Without the pictures, set down exactly the lines from the one that contains "2008.0 | 19074.852 |" to the end of the entries, both included, and nothing besides.
◇ ◇ ◇ ◇ ◇
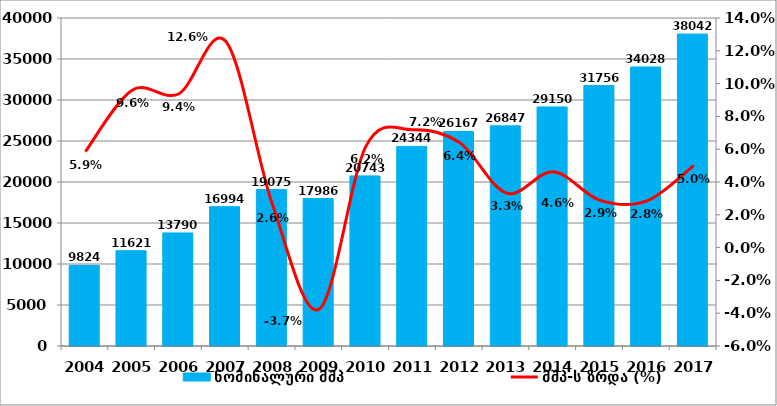
| Category | ნომინალური მშპ |
|---|---|
| 2004.0 | 9824.295 |
| 2005.0 | 11620.942 |
| 2006.0 | 13789.913 |
| 2007.0 | 16993.779 |
| 2008.0 | 19074.852 |
| 2009.0 | 17985.955 |
| 2010.0 | 20743.364 |
| 2011.0 | 24343.987 |
| 2012.0 | 26167.284 |
| 2013.0 | 26847.354 |
| 2014.0 | 29150.481 |
| 2015.0 | 31755.556 |
| 2016.0 | 34028.452 |
| 2017.0 | 38042.2 |
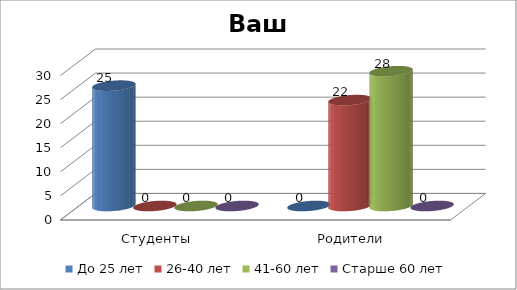
| Category | До 25 лет | 26-40 лет | 41-60 лет | Старше 60 лет |
|---|---|---|---|---|
| Студенты | 25 | 0 | 0 | 0 |
| Родители | 0 | 22 | 28 | 0 |
◇ ◇ ◇ ◇ ◇
- [RESPONSE]:
| 2008.0 | 19074.852 |
| 2009.0 | 17985.955 |
| 2010.0 | 20743.364 |
| 2011.0 | 24343.987 |
| 2012.0 | 26167.284 |
| 2013.0 | 26847.354 |
| 2014.0 | 29150.481 |
| 2015.0 | 31755.556 |
| 2016.0 | 34028.452 |
| 2017.0 | 38042.2 |
| Category | До 25 лет | 26-40 лет | 41-60 лет | Старше 60 лет |
|---|---|---|---|---|
| Студенты | 25 | 0 | 0 | 0 |
| Родители | 0 | 22 | 28 | 0 |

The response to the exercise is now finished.